Знаешь, милый, я что-то запуталась. Все это родилось во мне вчера ночью, а сегодня я в растерянности. Может я не поняла ничего, и все это полный бред, что я пишу тебе? Скажи мне… Любимый мой, когда ты со мной – во мне расцветает женщина, просто „цветет и пахнет“. И все, что происходит со мной – от этого. Знаешь, в первую неделю после нашего расставания, я не могла носить привычные здесь джинсы, рюкзак, ботинки (привычные не потому, что, как все, а просто здесь, наверное, удобнее так). Я активно чувствовала, что это все „не мое“, что я должна ходить в юбках и платьях. Тогда и другая походка, и другой взгляд, и другое настроение. На самом деле так было всегда, я имею в виду, с декабря 1994 года. Помнишь мое зеленое платьице, в котором я была на концерте органной музыки, и как ты сказал мне потом в баре: „Ты сидишь, как женщина, привыкшая ходить в джинсах“. Я как-то очень быстро забыла об этой привычке.

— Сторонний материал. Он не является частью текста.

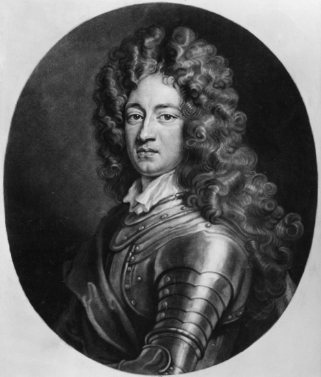 Gallas, Herzog von Lucera, Johann Wenzel Graf von (1669 - 1719)title QS:P1476,de:"Gallas, Herzog von Lucera, Johann Wenzel Graf von (1669 - 1719)" label QS:Lde,"Gallas, Herzog von Lucera, Johann Wenzel Graf von (1669 - 1719)"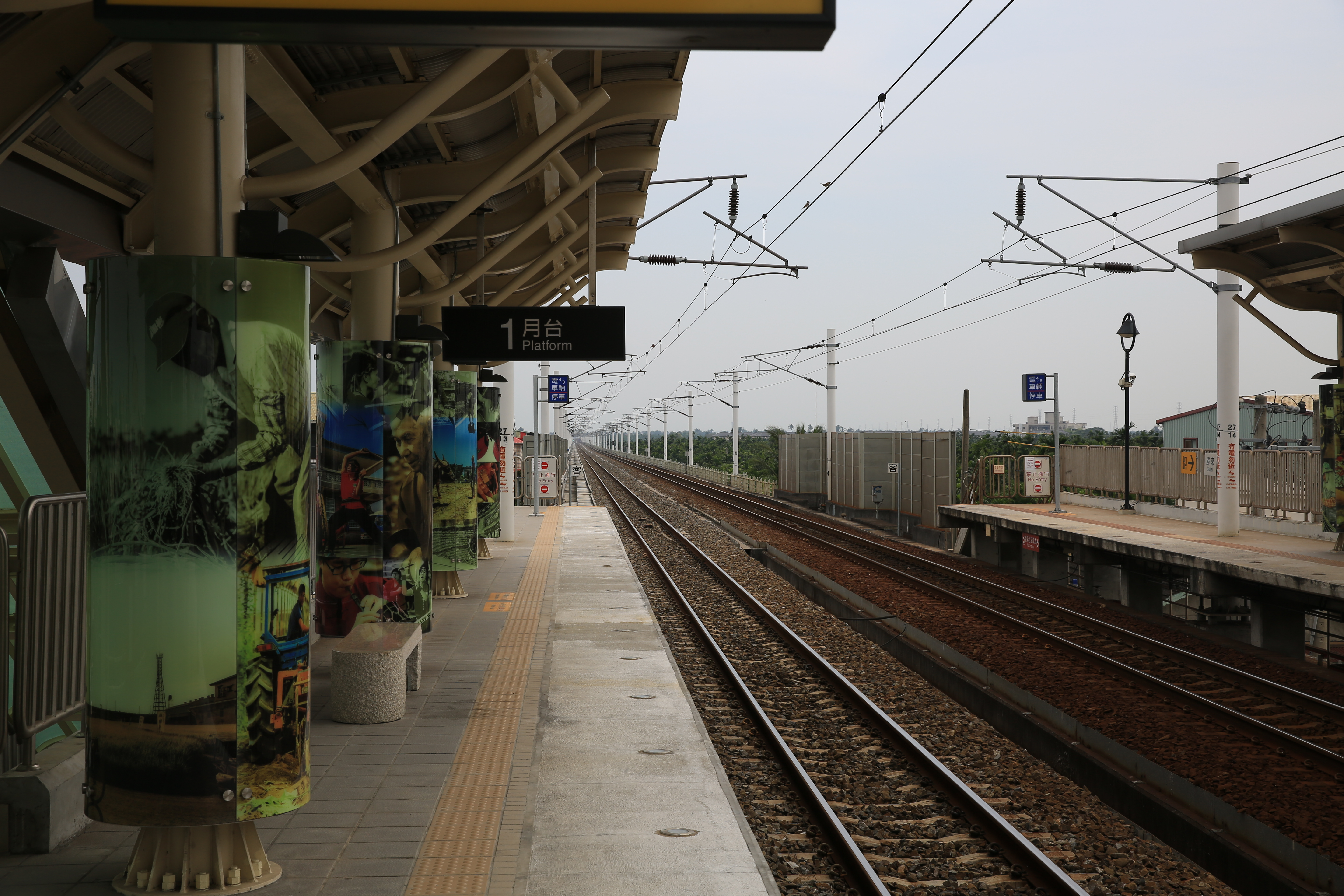 台鐵歸來車站第一月台末端

Да, а мясо, видно, удалось, потому что его кто-то съел, родители даже не попробовали. Таинственная произошла история. Сковорода, накрытая крышкой, стояла на плите. Вечером открыли крышку – а там пусто. Наверное, животные съели, но как же крышка? Тут еще соседка через нас проходила в сад, но не она же?
Вот так. А сегодня – твое письмо. Родной мой, со мной происходит то же самое. Я не знаю, как мне жить, когда мы далеко друг от друга, все-таки далеко. Чудовищная боль на сердце – не видеть, не чувствовать тебя. Я с тобой, милый, и мы все преодолеем. Мне только нужно знать, что ты веришь в меня.
Я люблю тебя!»
«Я не знала своей матери. Неизъяснимый и прекрасный лик ее души запечатлелся теперь во мне навсегда. Как же многолик человек, даже если это самый близкий человек, даже если это – мать?!»
«11 июля 1996 г. Мне попался на глаза сборник эротических и порнографических западных фотографий середины 19 и начала 20 веков. На снимке, вынесенном на обложку, барышня, задницей к зрителю, лежит, голова приподнята на руке, смотрит назад через задницу на зрителя. Естественная и вечная поза. Изменились только обводы тела, а позы, выражения, симфония секса, все осталось прежним, потому что природа греха вечна в рамках человека. Так же вечно стремление запечатлеть время, увидеть, убедиться в том, что это было, и будет стало быть. Как только появилась фотография, так сразу же и запечатлевать принялись самые интимные подробности отношений мужчины и женщины. Любопытно, в 19 веке увлеченно фотографировали женщин-лесбиянок, но нет в этой книге ни одного снимка про голубых.